How the U.N. Silenced Liberia’s Press
Instead of fostering independent media, the U.N. monopolized the post-war airwaves and paid reporters for friendly PR.
MONROVIA, Liberia — In June, the U.N. Mission in Liberia, known by its acronym UNMIL, wound up 13 years of peacekeeping. The mission played a crucial role in ending a 14-year civil war that destroyed this West African nation, spilled into neighboring Sierra Leone, and left as many as 300,000 people dead in the two countries between 1989 and 2003. UNMIL helped guarantee the 2003 peace agreement that saw the three main factions lay down their arms and sent warlord-turned-President Charles Taylor into exile in Nigeria.

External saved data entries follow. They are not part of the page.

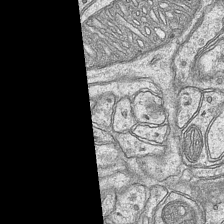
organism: Mouse
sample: CA1 Hippocampus
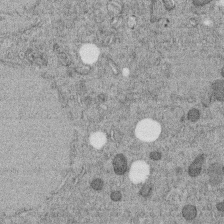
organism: C. elegans
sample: C. elegans embryo early stage
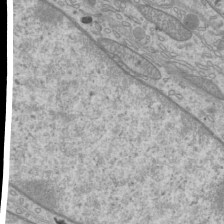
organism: Mouse
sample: Cilia; mouse epididymis
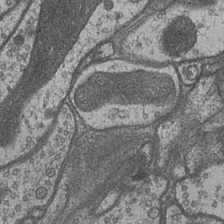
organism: Drosophila
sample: Optic medulla
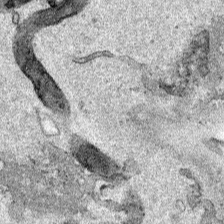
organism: Human
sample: Mitochondria in HCT116 cells
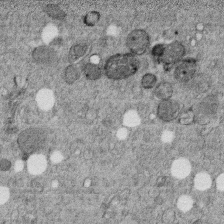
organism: C. elegans
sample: C. elegans embryo early stage
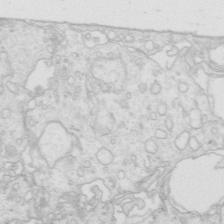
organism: Mouse
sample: Multiciliated cells
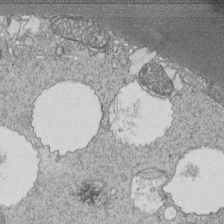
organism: Tetrahymena
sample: Cilia in tetrahymena
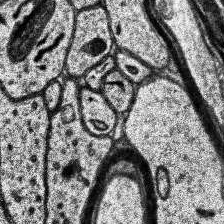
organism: Human
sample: Temporal Lobe
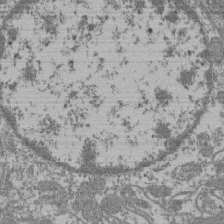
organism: Mouse
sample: Glomerulus
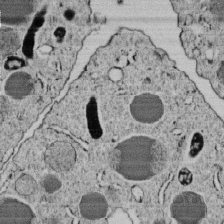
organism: C. elegans
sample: C. elegans embryo early stage
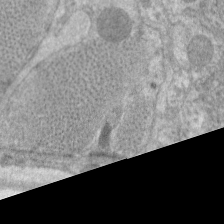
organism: C. elegans
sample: Pharynx
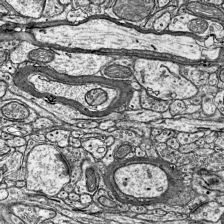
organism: Mouse
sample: Visual Cortex
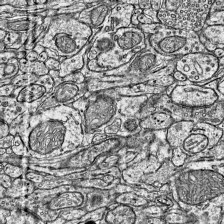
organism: Mouse
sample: Visual Cortex
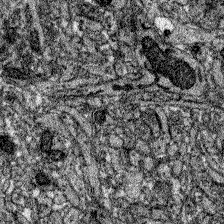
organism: Zebrafish
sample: Larval olfactory bulb
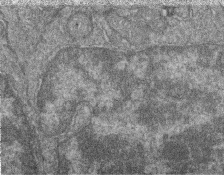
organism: Zebrafish
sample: Cilia; retinal pigment epithelium
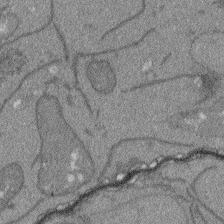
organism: Arabidopsis thaliana
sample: Root tip
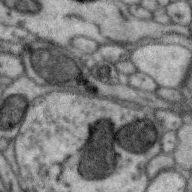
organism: Zebra finch
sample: Brain
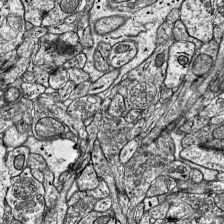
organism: Mouse
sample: Visual Cortex
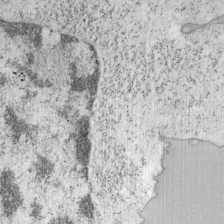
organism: Mouse
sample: OT-I killer T cells with ID8 ovarian cancer cells
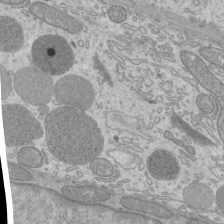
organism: Mouse
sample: Cilia; mouse epididymis
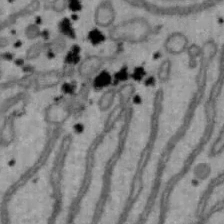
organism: Mouse
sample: Liver
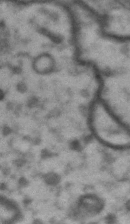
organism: Drosophila
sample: Brain
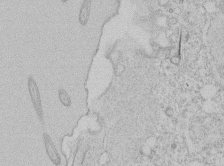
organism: Tetrahymena
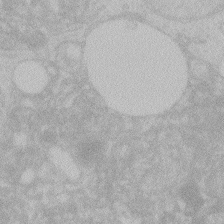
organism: Zebrafish
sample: Macrophage infected with Toxoplasma gondii
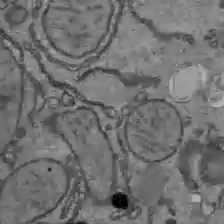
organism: C57BL Mouse
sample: Liver
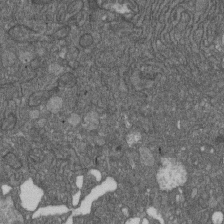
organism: Drosophila
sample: Nephrocyte
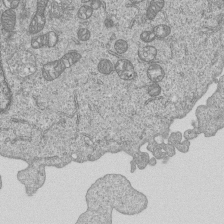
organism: Human
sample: MDA-MB-231 cells
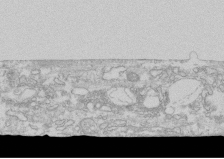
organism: Human
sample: CRL-1474
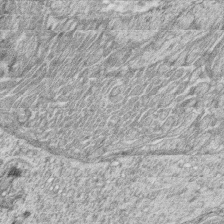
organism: Zebrafish
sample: synaptic ribbons in rod cells and cone cells
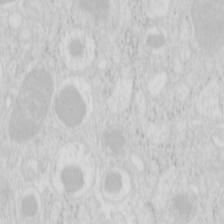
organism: Mouse
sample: Pancreas
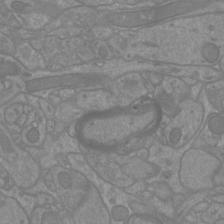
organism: Mouse
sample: Cortical neurons
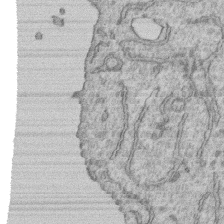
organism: Human
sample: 1205lu cells
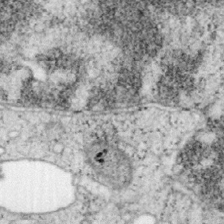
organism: Mouse
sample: OT-I killer T cells with ID8 ovarian cancer cells
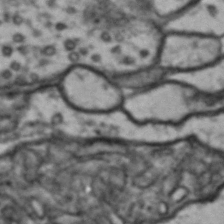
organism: Drosophila
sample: Brain
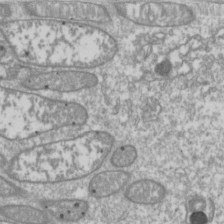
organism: Drosophila
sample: Cell division; meiosis; drosophila spermatocytes
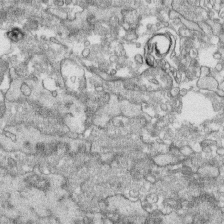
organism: Human
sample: CRL-1474
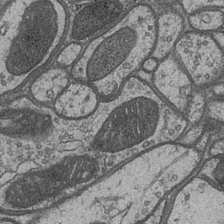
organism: Drosophila
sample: Optic medulla
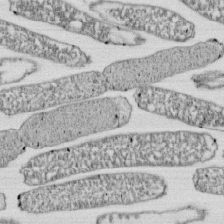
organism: E. coli
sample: Bacterial nucleoid
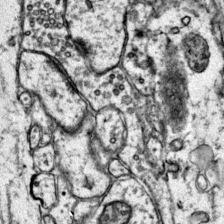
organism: Mouse
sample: Primary visual cortex
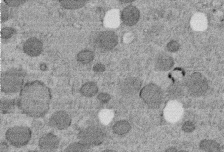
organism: C. elegans
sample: C. elegans embryo early stage
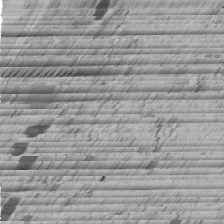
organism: C. elegans
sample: C. elegans embryo early stage
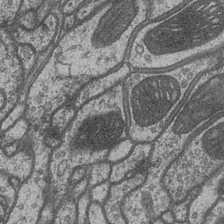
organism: Drosophila
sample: Optic medulla
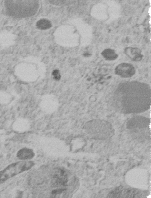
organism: C. elegans
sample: C. elegans embryo early stage
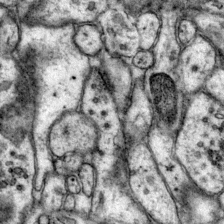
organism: Mouse
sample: Primary visual cortex
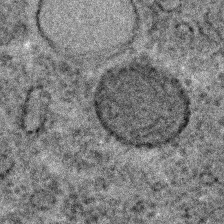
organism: C. elegans
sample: C. elegans embryo
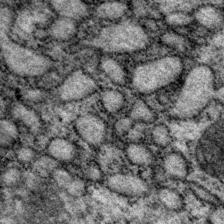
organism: P. pacificus
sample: Pharynx
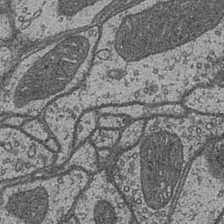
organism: Drosophila
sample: Optic medulla
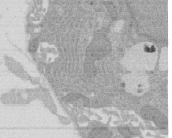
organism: Rat
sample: Salivary granule
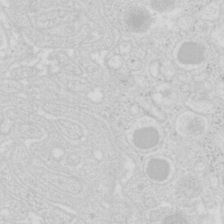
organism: Mouse
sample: Pancreas
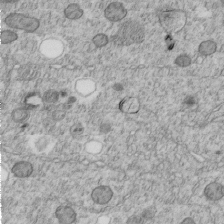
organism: C. elegans
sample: C. elegans embryo early stage
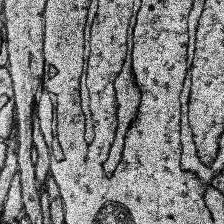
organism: Human
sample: Temporal Lobe
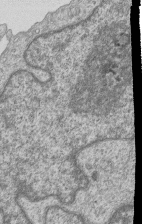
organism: Human
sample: MDA-MB-231 cells
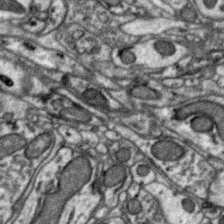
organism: Zebra finch
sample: Brain
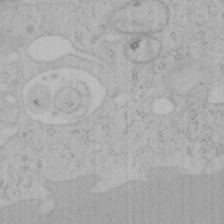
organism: Mouse
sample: OT-I killer T cells with ID8 ovarian cancer cells
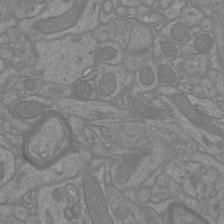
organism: Mouse
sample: Cortical neurons
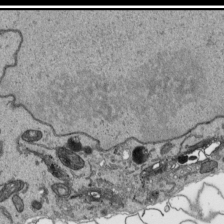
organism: Human
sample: Mitochondria in HCT116 cells
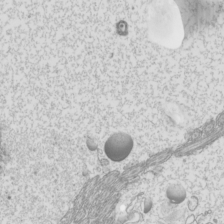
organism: Mouse
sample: Cilia; mouse epididymis
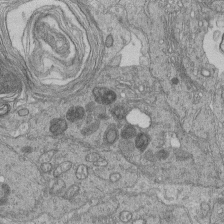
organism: Human
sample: Retinal organoid Rod and Cone cells
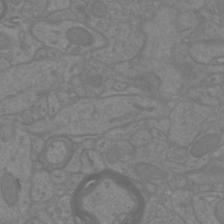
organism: Mouse
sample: Cortical neurons
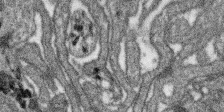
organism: Human
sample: Lung epithelial cells infected with SARS-CoV-2
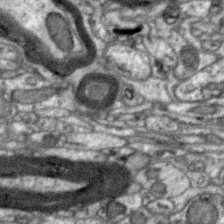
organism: Zebra finch
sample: Brain
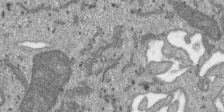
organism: Human
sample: Lung epithelial cells infected with SARS-CoV-2
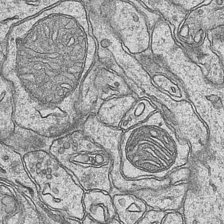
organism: Mouse
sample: CA1 Hippocampus
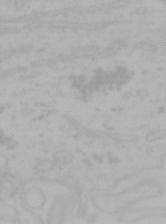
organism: Mouse
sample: Choroid plexus
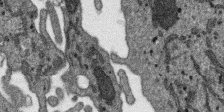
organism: Human
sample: Lung epithelial cells infected with SARS-CoV-2
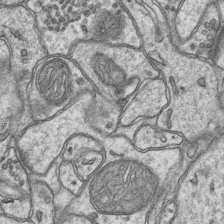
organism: Mouse
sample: CA1 Hippocampus
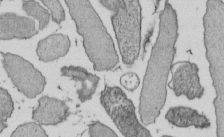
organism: E. coli
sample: Bacterial nucleoid
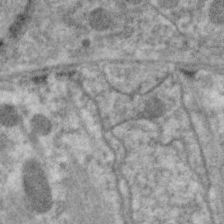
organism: C. elegans
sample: Pharynx
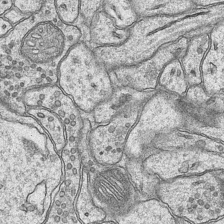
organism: Mouse
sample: CA1 Hippocampus
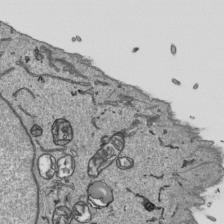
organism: Human
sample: Mitochondria in HCT116 cells
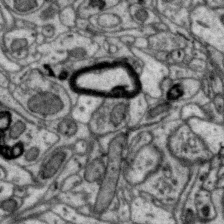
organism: Zebra finch
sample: Brain
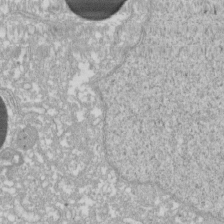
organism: Xenopus
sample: Cilia; centrioles in frog embryo cells
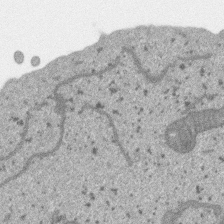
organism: Human
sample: Lung epithelial cells infected with SARS-CoV-2
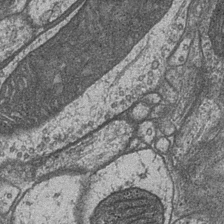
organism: Drosophila
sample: Optic medulla
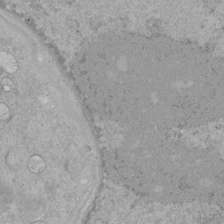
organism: Human
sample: Mitochondria in HCT116 cells
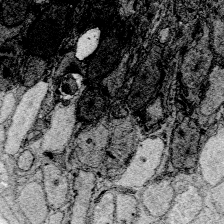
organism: Zebrafish
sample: Whole-Brain
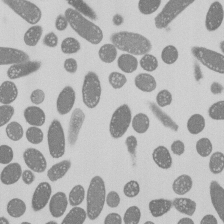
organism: E. coli
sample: Bacterial nucleoid
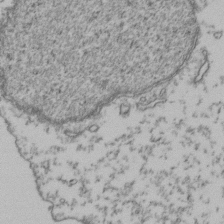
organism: Human
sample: Activated Jurkat CD4+ T cells
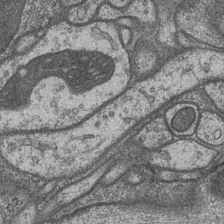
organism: Drosophila
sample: Optic medulla
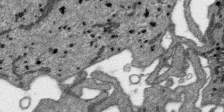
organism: Human
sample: Lung epithelial cells, uninfected (mock) control
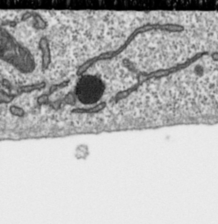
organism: Toxoplasma gondii
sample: Parasites in a vacuole inside a host cell
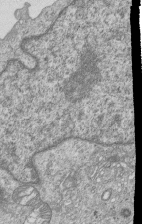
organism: Human
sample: MDA-MB-231 cells
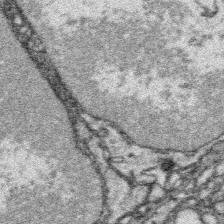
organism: Platynereis dumerilii
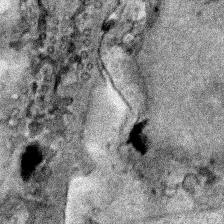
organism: Human
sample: Mitochondria in HCT116 cells
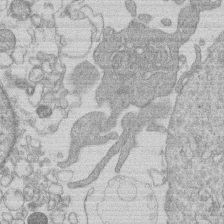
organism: Human
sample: Macrophage cells
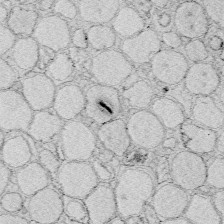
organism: Zebrafish
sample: Whole-Brain
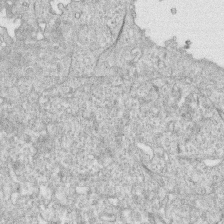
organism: Human
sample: HeLa cell HIV synapse
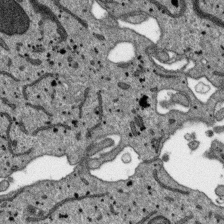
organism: Human
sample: Lung epithelial cells, uninfected (mock) control
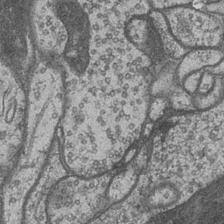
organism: Drosophila
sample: Optic medulla
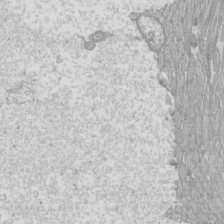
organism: Mouse
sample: Cilia; mouse epididymis
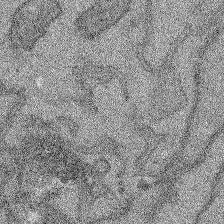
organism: Human
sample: HeLa cells
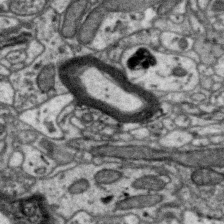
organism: Zebra finch
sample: Brain
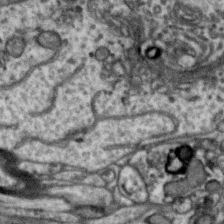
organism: Zebra finch
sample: Brain
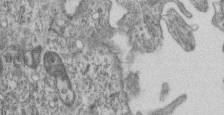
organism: Mouse
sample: Centriole in ependymal cells
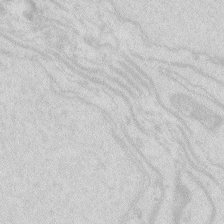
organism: Zebrafish
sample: Macrophage
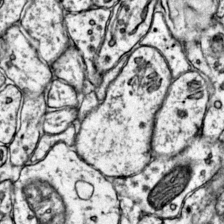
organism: Mouse
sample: Primary visual cortex
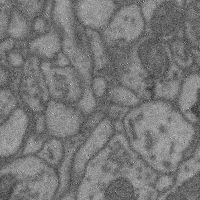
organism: Mouse
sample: Cerebral cortex
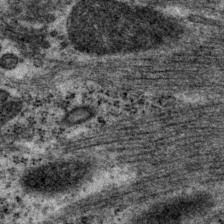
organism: P. pacificus
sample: Pharynx
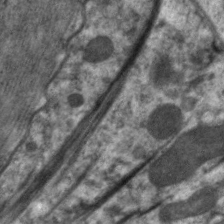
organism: C. elegans
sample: Pharynx
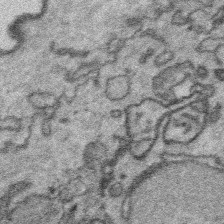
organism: Platynereis dumerilii
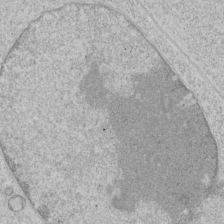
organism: Human
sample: Mitochondria in HCT116 cells
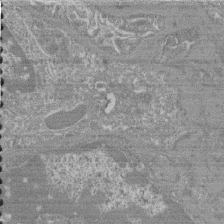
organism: Mouse
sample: Glomerulus
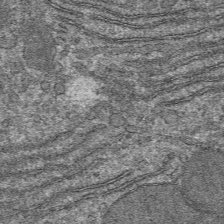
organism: Mouse
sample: Mouse hepatocytes
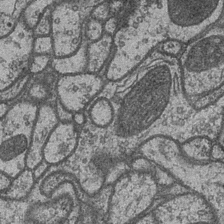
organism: Drosophila
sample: Optic medulla
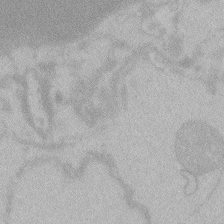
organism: Zebrafish
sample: Macrophage infected with Toxoplasma gondii
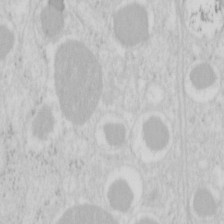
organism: Mouse
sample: Pancreas
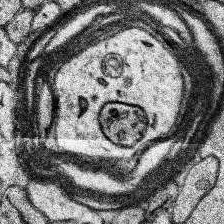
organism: Human
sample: Temporal Lobe
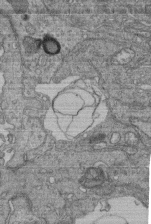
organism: Human
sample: Retinal organoid Rod and Cone cells
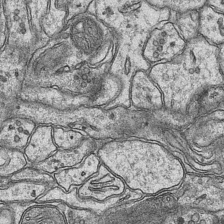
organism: Mouse
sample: CA1 Hippocampus

But in the years since the 2003 peace deal, UNMIL has left its own trail of destruction. The second-biggest mission in the world at the time it was deployed, UNMIL was a massive force responsible for all aspects of security in Liberia. Its budget dwarfed the spending of the Liberian government for its first five years. (For the 2004-2005 fiscal year, for example, UNMIL’s budget was roughly $760 million compared with the Liberian government’s budget of $61 million.) Not surprisingly, the U.N. mission distorted the economy, crowded out the private sector, and in some cases hampered the recovery of whole industries after the war.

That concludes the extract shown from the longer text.